Pterostylis williamsonii, commonly known as the brown-lip leafy greenhood, is a plant in the orchid family Orchidaceae and is endemic to Tasmania. Flowering plants have up to seven transparent green flowers with darker green and brown bands and a hairy, insect-like labellum with a blackish stripe. Non-flowering plants have a rosette of leaves on a short stalk but flowering plants lack the rosette, instead having five to seven stem leaves.

==Description==
Pterostylis williamsonii, is a terrestrial, perennial, deciduous, herb with an underground tuber. Non-flowering plants have a rosette of between four and six dark green, egg-shaped leaves on a stalk 10-30 mm long, each leaf 3-35 mm long and 3-8 mm wide. Flowering plants have up to nine transparent green flowers with darker green and brown bands on a flowering spike 90-300 mm high. The flowering spike has five or six lance-shaped stem leaves which are 40-70 mm long and 4-7 mm wide. The flowers are 13-17 mm long, 6-8 mm wide. The dorsal sepal and petals are fused, forming a hood or "galea" over the column with the dorsal sepal having a brown tip. The lateral sepals turn downwards, are 12-15 mm long, 6-8 mm wide and have a narrow tip about 4 mm long which is orange-brown on its end.
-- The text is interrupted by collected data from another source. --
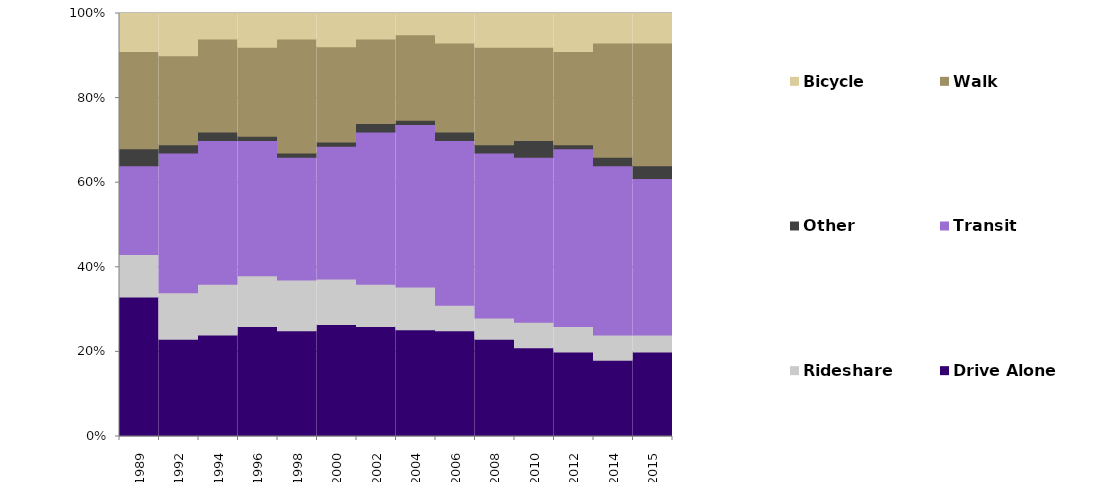
| Category | Drive Alone | Rideshare | Transit | Other | Walk | Bicycle |
|---|---|---|---|---|---|---|
| 1989.0 | 33 | 10 | 21 | 4 | 23 | 9 |
| 1992.0 | 23 | 11 | 33 | 2 | 21 | 10 |
| 1994.0 | 24 | 12 | 34 | 2 | 22 | 6 |
| 1996.0 | 26 | 12 | 32 | 1 | 21 | 8 |
| 1998.0 | 25 | 12 | 29 | 1 | 27 | 6 |
| 2000.0 | 27 | 11 | 32 | 1 | 23 | 8 |
| 2002.0 | 26 | 10 | 36 | 2 | 20 | 6 |
| 2004.0 | 25 | 10 | 38 | 1 | 20 | 5 |
| 2006.0 | 25 | 6 | 39 | 2 | 21 | 7 |
| 2008.0 | 23 | 5 | 39 | 2 | 23 | 8 |
| 2010.0 | 21 | 6 | 39 | 4 | 22 | 8 |
| 2012.0 | 20 | 6 | 42 | 1 | 22 | 9 |
| 2014.0 | 18 | 6 | 40 | 2 | 27 | 7 |
| 2015.0 | 20 | 4 | 37 | 3 | 29 | 7 |
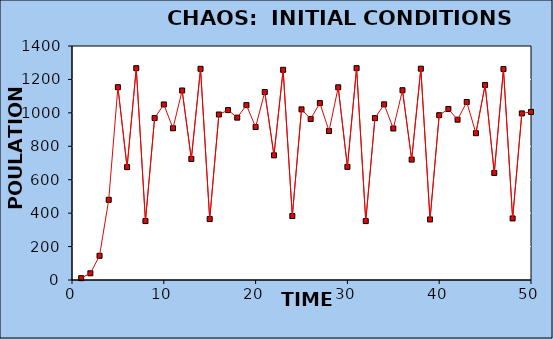
| Category | Series 0 |
|---|---|
| 1.0 | 11 |
| 2.0 | 40.373 |
| 3.0 | 144.98 |
| 4.0 | 479.675 |
| 5.0 | 1153.559 |
| 6.0 | 675.282 |
| 7.0 | 1267.328 |
| 8.0 | 352.59 |
| 9.0 | 968.919 |
| 10.0 | 1050.229 |
| 11.0 | 907.798 |
| 12.0 | 1133.79 |
| 13.0 | 724.227 |
| 14.0 | 1263.477 |
| 15.0 | 364.655 |
| 16.0 | 990.195 |
| 17.0 | 1016.409 |
| 18.0 | 971.377 |
| 19.0 | 1046.446 |
| 20.0 | 915.216 |
| 21.0 | 1124.724 |
| 22.0 | 745.968 |
| 23.0 | 1257.617 |
| 24.0 | 382.861 |
| 25.0 | 1020.813 |
| 26.0 | 963.448 |
| 27.0 | 1058.53 |
| 28.0 | 891.249 |
| 29.0 | 1152.945 |
| 30.0 | 676.835 |
| 31.0 | 1267.404 |
| 32.0 | 352.349 |
| 33.0 | 968.487 |
| 34.0 | 1050.892 |
| 35.0 | 906.492 |
| 36.0 | 1135.356 |
| 37.0 | 720.427 |
| 38.0 | 1264.239 |
| 39.0 | 362.273 |
| 40.0 | 986.058 |
| 41.0 | 1023.177 |
| 42.0 | 959.148 |
| 43.0 | 1064.942 |
| 44.0 | 878.212 |
| 45.0 | 1166.993 |
| 46.0 | 640.819 |
| 47.0 | 1262.278 |
| 48.0 | 368.395 |
| 49.0 | 996.632 |
| 50.0 | 1005.695 |
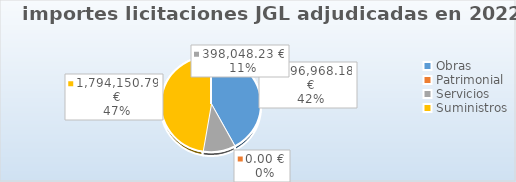
| Category | Series 0 |
|---|---|
| Obras | 1596968.18 |
| Patrimonial | 0 |
| Servicios | 398048.23 |
| Suministros | 1794150.79 |
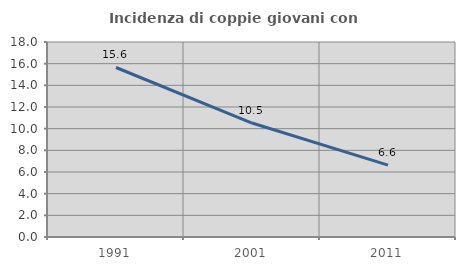
| Category | Incidenza di coppie giovani con figli |
|---|---|
| 1991.0 | 15.646 |
| 2001.0 | 10.519 |
| 2011.0 | 6.634 |
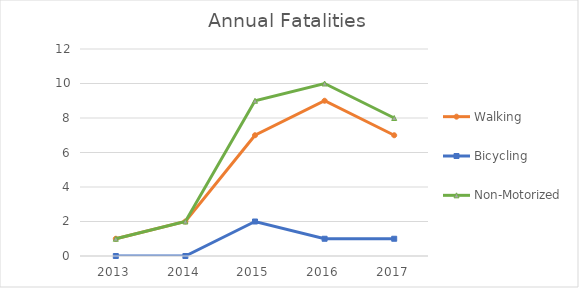
| Category | Walking | Bicycling | Non-Motorized |
|---|---|---|---|
| 2013 | 1 | 0 | 1 |
| 2014 | 2 | 0 | 2 |
| 2015 | 7 | 2 | 9 |
| 2016 | 9 | 1 | 10 |
| 2017 | 7 | 1 | 8 |
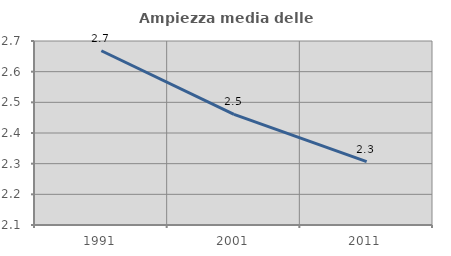
| Category | Ampiezza media delle famiglie |
|---|---|
| 1991.0 | 2.668 |
| 2001.0 | 2.461 |
| 2011.0 | 2.306 |
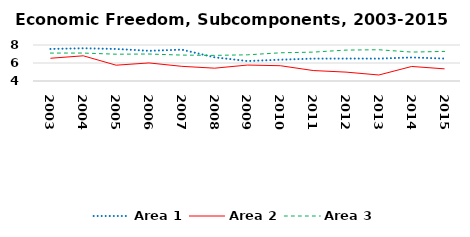
| Category | Area 1 | Area 2 | Area 3 |
|---|---|---|---|
| 2003.0 | 7.561 | 6.526 | 7.103 |
| 2004.0 | 7.633 | 6.8 | 7.106 |
| 2005.0 | 7.56 | 5.755 | 6.979 |
| 2006.0 | 7.355 | 6.008 | 6.998 |
| 2007.0 | 7.482 | 5.63 | 6.879 |
| 2008.0 | 6.629 | 5.424 | 6.849 |
| 2009.0 | 6.219 | 5.772 | 6.909 |
| 2010.0 | 6.368 | 5.698 | 7.133 |
| 2011.0 | 6.488 | 5.162 | 7.21 |
| 2012.0 | 6.493 | 4.986 | 7.435 |
| 2013.0 | 6.488 | 4.667 | 7.471 |
| 2014.0 | 6.615 | 5.615 | 7.213 |
| 2015.0 | 6.493 | 5.351 | 7.288 |
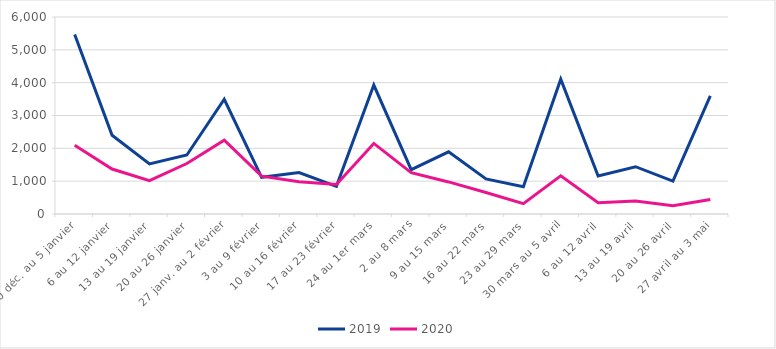
| Category | 2019 | 2020 |
|---|---|---|
| 30 déc. au 5 janvier | 5470 | 2097 |
| 6 au 12 janvier | 2400 | 1370 |
| 13 au 19 janvier | 1527 | 1015 |
| 20 au 26 janvier | 1798 | 1537 |
| 27 janv. au 2 février | 3495 | 2246 |
| 3 au 9 février | 1116 | 1152 |
| 10 au 16 février | 1260 | 981 |
| 17 au 23 février | 841 | 901 |
| 24 au 1er mars | 3928 | 2149 |
| 2 au 8 mars | 1349 | 1260 |
| 9 au 15 mars | 1893 | 977 |
| 16 au 22 mars | 1068 | 654 |
| 23 au 29 mars | 828 | 316 |
| 30 mars au 5 avril | 4105 | 1161 |
| 6 au 12 avril | 1156 | 344 |
| 13 au 19 avril | 1440 | 399 |
| 20 au 26 avril | 1002 | 253 |
| 27 avril au 3 mai | 3595 | 440 |
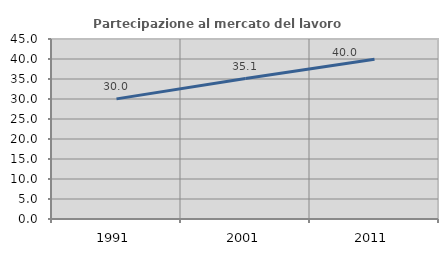
| Category | Partecipazione al mercato del lavoro  femminile |
|---|---|
| 1991.0 | 30.028 |
| 2001.0 | 35.113 |
| 2011.0 | 39.952 |
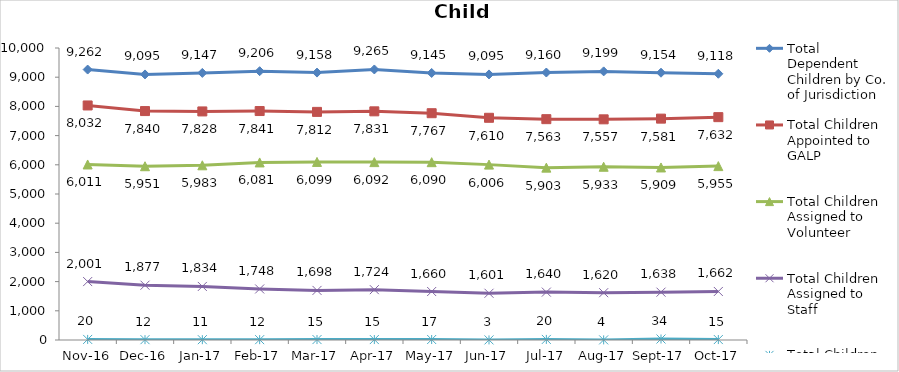
| Category | Total Dependent Children by Co. of Jurisdiction | Total Children Appointed to GALP | Total Children Assigned to Volunteer | Total Children Assigned to Staff | Total Children Unassigned |
|---|---|---|---|---|---|
| 2016-11-01 | 9262 | 8032 | 6011 | 2001 | 20 |
| 2016-12-01 | 9095 | 7840 | 5951 | 1877 | 12 |
| 2017-01-01 | 9147 | 7828 | 5983 | 1834 | 11 |
| 2017-02-01 | 9206 | 7841 | 6081 | 1748 | 12 |
| 2017-03-01 | 9158 | 7812 | 6099 | 1698 | 15 |
| 2017-04-01 | 9265 | 7831 | 6092 | 1724 | 15 |
| 2017-05-01 | 9145 | 7767 | 6090 | 1660 | 17 |
| 2017-06-01 | 9095 | 7610 | 6006 | 1601 | 3 |
| 2017-07-01 | 9160 | 7563 | 5903 | 1640 | 20 |
| 2017-08-01 | 9199 | 7557 | 5933 | 1620 | 4 |
| 2017-09-01 | 9154 | 7581 | 5909 | 1638 | 34 |
| 2017-10-01 | 9118 | 7632 | 5955 | 1662 | 15 |

The labellum is insect-like, 4-5 mm long, about 3 mm wide and creamy yellow to dark chocolate brown with a black central stripe. Flowering occurs from April to July.

==Taxonomy and naming==
Pterostylis williamsonii was first formally described in 1998 by David Jones and the description was published in Australian Orchid Research from a specimen collected by Ron and Kath Williamson at Coles Bay. The specific epithet (williamsonii) honours
Ronald Herbert Williamson (1931-2003), who collected the type specimen.

==Distribution and habitat==
The brown-lip leafy greenhood is widespread in Tasmania where it grows in forest near low shrubs and bracken.